YOUR INSTRUCTIONS
Transcribe every record verbatim; no pictures.

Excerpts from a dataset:
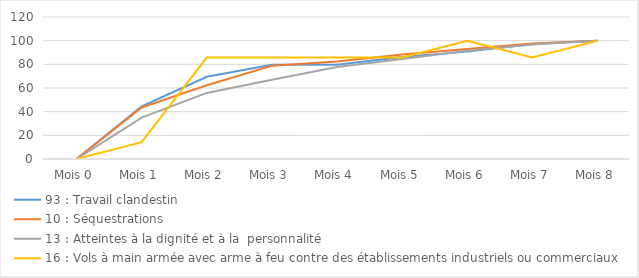
| Category | 93 : Travail clandestin | 10 : Séquestrations | 13 : Atteintes à la dignité et à la  personnalité | 16 : Vols à main armée avec arme à feu contre des établissements industriels ou commerciaux |
|---|---|---|---|---|
| Mois 0 | 0 | 0 | 0 | 0 |
| Mois 1 | 44.444 | 43.529 | 34.921 | 14.286 |
| Mois 2 | 69.444 | 62.353 | 55.844 | 85.714 |
| Mois 3 | 79.63 | 78.824 | 66.955 | 85.714 |
| Mois 4 | 79.63 | 82.353 | 77.706 | 85.714 |
| Mois 5 | 86.111 | 88.235 | 84.56 | 85.714 |
| Mois 6 | 90.741 | 92.941 | 91.414 | 100 |
| Mois 7 | 97.222 | 97.647 | 96.681 | 85.714 |
| Mois 8 | 100 | 100 | 100 | 100 |
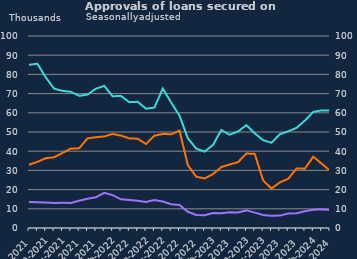
| Category | Remortgaging | Other |
|---|---|---|
| Apr-2021 | 32963 | 13562 |
| May-2021 | 34425 | 13476 |
| Jun-2021 | 36340 | 13345 |
| Jul-2021 | 36837 | 13085 |
| Aug-2021 | 39087 | 13102 |
| Sep-2021 | 41344 | 13059 |
| Oct-2021 | 41500 | 14218 |
| Nov-2021 | 46683 | 15205 |
| Dec-2021 | 47294 | 16050 |
| Jan-2022 | 47657 | 18283 |
| Feb-2022 | 48981 | 17111 |
| Mar-2022 | 48138 | 14911 |
| Apr-2022 | 46669 | 14581 |
| May-2022 | 46500 | 14140 |
| Jun-2022 | 43751 | 13520 |
| Jul-2022 | 48105 | 14585 |
| Aug-2022 | 48948 | 13783 |
| Sep-2022 | 48844 | 12389 |
| Oct-2022 | 50700 | 12003 |
| Nov-2022 | 32716 | 8446 |
| Dec-2022 | 26725 | 6793 |
| Jan-2023 | 25804 | 6658 |
| Feb-2023 | 28074 | 7823 |
| Mar-2023 | 31730 | 7744 |
| Apr-2023 | 33087 | 8171 |
| May-2023 | 34296 | 8099 |
| Jun-2023 | 38787 | 9164 |
| Jul-2023 | 38612 | 8001 |
| Aug-2023 | 24813 | 6778 |
| Sep-2023 | 20535 | 6430 |
| Oct-2023 | 23744 | 6447 |
| Nov-2023 | 25634 | 7532 |
| Dec-2023 | 30965 | 7688 |
| Jan-2024 | 30912 | 8730 |
| Feb-2024 | 37159 | 9463 |
| Mar-2024 | 33526 | 9717 |
| Apr-2024 | 29867 | 9348 |
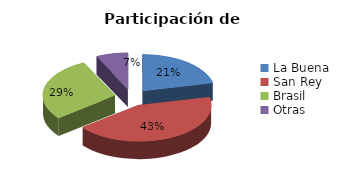
| Category | Participación de mercado |
|---|---|
| La Buena  | 0.214 |
| San Rey | 0.429 |
| Brasil | 0.286 |
| Otras | 0.071 |
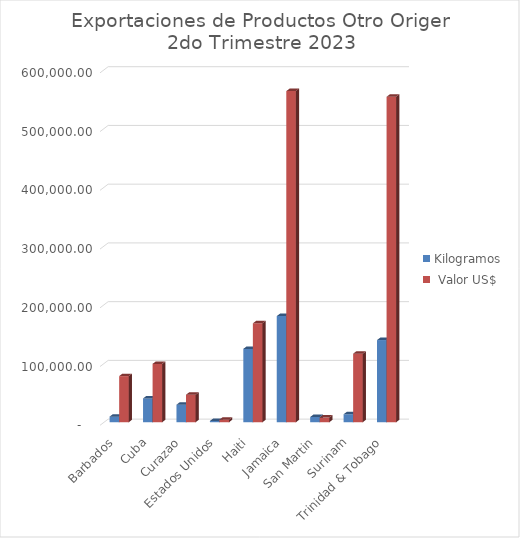
| Category | Kilogramos |  Valor US$ |
|---|---|---|
| Barbados | 9543.55 | 78545.4 |
| Cuba | 40510.89 | 99308 |
| Curazao | 29856.3 | 46865.25 |
| Estados Unidos | 2139.36 | 4392.27 |
| Haiti | 124832.99 | 168435.1 |
| Jamaica | 180713.02 | 563760.1 |
| San Martin | 8884.8 | 7958.4 |
| Surinam | 13576.32 | 116705.73 |
| Trinidad & Tobago | 139918.43 | 554110.44 |
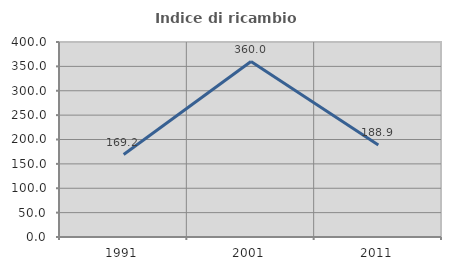
| Category | Indice di ricambio occupazionale  |
|---|---|
| 1991.0 | 169.231 |
| 2001.0 | 360 |
| 2011.0 | 188.889 |

EXPECTED ANSWER
| Category | 93 : Travail clandestin | 10 : Séquestrations | 13 : Atteintes à la dignité et à la  personnalité | 16 : Vols à main armée avec arme à feu contre des établissements industriels ou commerciaux |
|---|---|---|---|---|
| Mois 0 | 0 | 0 | 0 | 0 |
| Mois 1 | 44.444 | 43.529 | 34.921 | 14.286 |
| Mois 2 | 69.444 | 62.353 | 55.844 | 85.714 |
| Mois 3 | 79.63 | 78.824 | 66.955 | 85.714 |
| Mois 4 | 79.63 | 82.353 | 77.706 | 85.714 |
| Mois 5 | 86.111 | 88.235 | 84.56 | 85.714 |
| Mois 6 | 90.741 | 92.941 | 91.414 | 100 |
| Mois 7 | 97.222 | 97.647 | 96.681 | 85.714 |
| Mois 8 | 100 | 100 | 100 | 100 |
| Category | Remortgaging | Other |
|---|---|---|
| Apr-2021 | 32963 | 13562 |
| May-2021 | 34425 | 13476 |
| Jun-2021 | 36340 | 13345 |
| Jul-2021 | 36837 | 13085 |
| Aug-2021 | 39087 | 13102 |
| Sep-2021 | 41344 | 13059 |
| Oct-2021 | 41500 | 14218 |
| Nov-2021 | 46683 | 15205 |
| Dec-2021 | 47294 | 16050 |
| Jan-2022 | 47657 | 18283 |
| Feb-2022 | 48981 | 17111 |
| Mar-2022 | 48138 | 14911 |
| Apr-2022 | 46669 | 14581 |
| May-2022 | 46500 | 14140 |
| Jun-2022 | 43751 | 13520 |
| Jul-2022 | 48105 | 14585 |
| Aug-2022 | 48948 | 13783 |
| Sep-2022 | 48844 | 12389 |
| Oct-2022 | 50700 | 12003 |
| Nov-2022 | 32716 | 8446 |
| Dec-2022 | 26725 | 6793 |
| Jan-2023 | 25804 | 6658 |
| Feb-2023 | 28074 | 7823 |
| Mar-2023 | 31730 | 7744 |
| Apr-2023 | 33087 | 8171 |
| May-2023 | 34296 | 8099 |
| Jun-2023 | 38787 | 9164 |
| Jul-2023 | 38612 | 8001 |
| Aug-2023 | 24813 | 6778 |
| Sep-2023 | 20535 | 6430 |
| Oct-2023 | 23744 | 6447 |
| Nov-2023 | 25634 | 7532 |
| Dec-2023 | 30965 | 7688 |
| Jan-2024 | 30912 | 8730 |
| Feb-2024 | 37159 | 9463 |
| Mar-2024 | 33526 | 9717 |
| Apr-2024 | 29867 | 9348 |
| Category | Participación de mercado |
|---|---|
| La Buena  | 0.214 |
| San Rey | 0.429 |
| Brasil | 0.286 |
| Otras | 0.071 |
| Category | Kilogramos |  Valor US$ |
|---|---|---|
| Barbados | 9543.55 | 78545.4 |
| Cuba | 40510.89 | 99308 |
| Curazao | 29856.3 | 46865.25 |
| Estados Unidos | 2139.36 | 4392.27 |
| Haiti | 124832.99 | 168435.1 |
| Jamaica | 180713.02 | 563760.1 |
| San Martin | 8884.8 | 7958.4 |
| Surinam | 13576.32 | 116705.73 |
| Trinidad & Tobago | 139918.43 | 554110.44 |
| Category | Indice di ricambio occupazionale  |
|---|---|
| 1991.0 | 169.231 |
| 2001.0 | 360 |
| 2011.0 | 188.889 |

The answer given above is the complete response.